If you use this logic that's currently at play now, it means in theory that you couldn't teach any history. If you think about it, the logic is flawed. It's also, a second point is it erases. We spent a large part of time trying to educate. If you want an educated populace, presumably as we gather more knowledge and discover more things, you share it with the people. Why would you actually legalize or sanction not telling the truth?
Melissa: Is it a version of book burning?
Dr. Prudence: It is. In some ways it's a modern day form of it. It's not unlike, though, the struggles, the curricular and political debates around creationism and evolution. This is how we know education as a social institution is a political institution. It is a social institution, it's constructed, and these lawmakers are trying to create the bounds of knowledge today, very narrowly.
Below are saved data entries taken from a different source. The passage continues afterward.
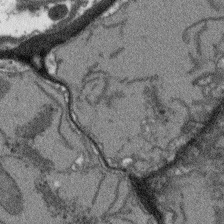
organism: Arabidopsis thaliana
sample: Root tip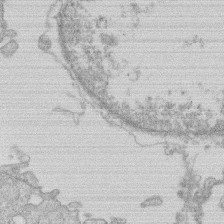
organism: Human
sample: Macrophage cells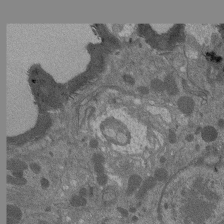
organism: Drosophila
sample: Antenna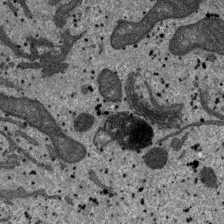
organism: Human
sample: Lung epithelial cells, uninfected (mock) control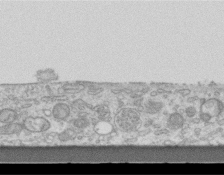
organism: Mouse
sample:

Melissa: Indeed, in some ways, the attack is the thing that lets you know it's worth the fight.
Dr. Prudence: Exactly.
Melissa: Just very swiftly, what do you think classrooms will look like in September in the fall, as compared to what they do right now, in these states that have passed these laws?
Dr. Prudence: Well, I'm very concerned particularly about the lack of guidance for educators, particularly teachers in social studies and civics classes, because as I mentioned earlier, the laws are vague. I've spent a lot of time trying to understand exactly how they define CRT and there is no definition really. There are just these different vague and broad swipes about what things are going to do. It's the question of whether or not teachers can actually talk about race, they can talk about white privilege and white supremacy. Can they talk about slavery in the brutality of that peculiar institution? These are the questions.
Melissa: Prudence Carter is a professor and outgoing Dean of the Graduate School of Education at the University of California Berkeley. Next month she'll be a professor of sociology at Brown University. Thank you so much for joining us.
Dr. Prudence: Thank you for having me.